Manual Control Options The manual controls are scattered across the confusing menus, and there is no manual mode to speak of. The Stylus 1000 is designed more for point-and-shooters who won’t care about manual control anyway. Focus***Auto Focus (6.25)
The contrast detection auto focus system isn’t the speediest I’ve ever seen; it takes about a half-second to lock on a subject at times. The auto focus system seems to take a little longer when the lens is zoomed in on faraway subjects, but it does fine zoomed out. The camera has iESP Auto and Spot auto focus modes, which can focus as close as 23.6 inches normally. In the macro mode, the camera can focus from 11.8 inches at the widest focal length and 19.7 inches at the most telephoto. In the super macro mode, the Stylus 1000 can focus from 3.9-23.6 inches. In low light, the focus system breathes a little but shoots out a green beam to help it find a subject. The focus was a bit unreliable in the movie mode; the focus locks much like it does while shooting still images, but it is possible for the system to lock into the wrong focus and blur the whole movie. Still, the Olympus Stylus 1000 does an overall decent job considering it's a compact digital camera. * ***Manual Focus (0.0)
*The Olympus Stylus 1000 does not have the capability to manually focus.
This digital camera has 24 shooting modes, most of which are automatic. There is a standard +/- 2 exposure compensation scale available in 1/3 increments from the top of the multi-selector. A live histogram is available with a touch of the display button too. ** **Metering (6.5)

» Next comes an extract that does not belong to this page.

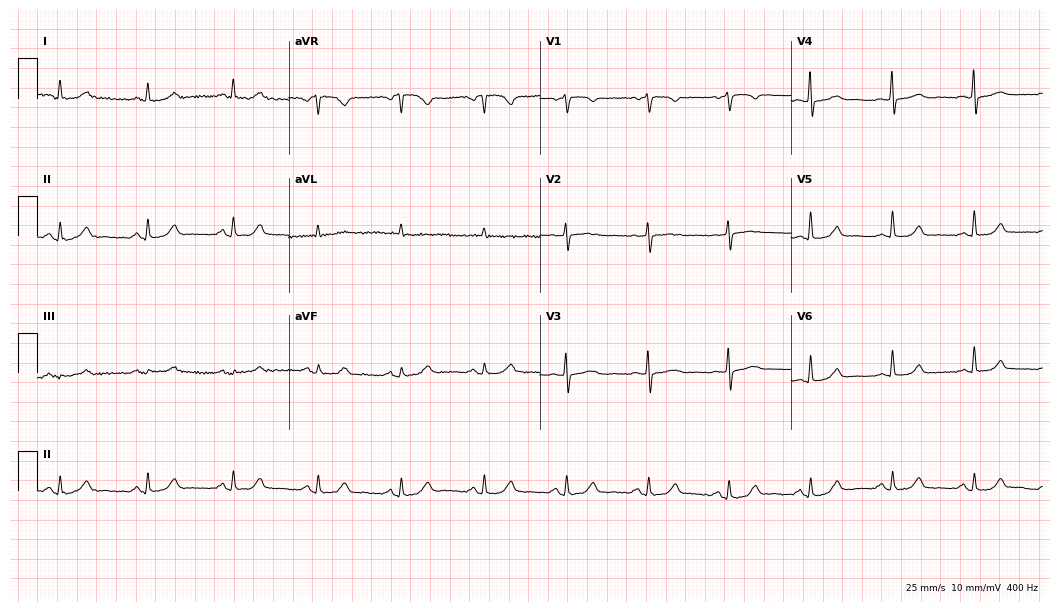
12-lead ECG from a 62-year-old woman (10.2-second recording at 400 Hz). No first-degree AV block, right bundle branch block, left bundle branch block, sinus bradycardia, atrial fibrillation or sinus tachycardia recorded for this tracing.

The Olympus Stylus 1000 has only two metering modes: ESP and Spot. The ESP mode is the default and measures lighting conditions in 49 points throughout the frame, then averages them for the exposure. The Spot metering measures only one tiny point in the center, and is best for backlit subjects. ISO (8.0)The Olympus Stylus 1000 has more ISO sensitivity options than most cameras – compact and DSLR alike. The range is very extensive: Auto, 64, 100, 200, 400, 800, 1600, 3200, and 6400. Still, there are some catches. The top ISO settings (3200 and 6400) only work at the 3-megapixel image size or smaller. The pictures didn’t look very good when using higher ISO settings either; hot pink speckles became more and more abundant. Check out the formal testing results in the testing section. The Olympus Stylus 1000 also has a Digital Image Stabilization mode that utilizes the high ISO settings and combines them with quick shutter speeds to reduce blur. The mode’s title is a bit misleading though because this doesn’t really stabilize the image, but rather tweaks the parameters in order to try to reduce blur. In the scene mode menu, the camera offers an Available Light mode that operates with the higher ISO sensitivities in order to not use the flash while shooting in low light. This left images speckled with noise, lacking in detail, and blurred at the edges. Avoid the extensive ISO range on this camera! White Balance (6.0)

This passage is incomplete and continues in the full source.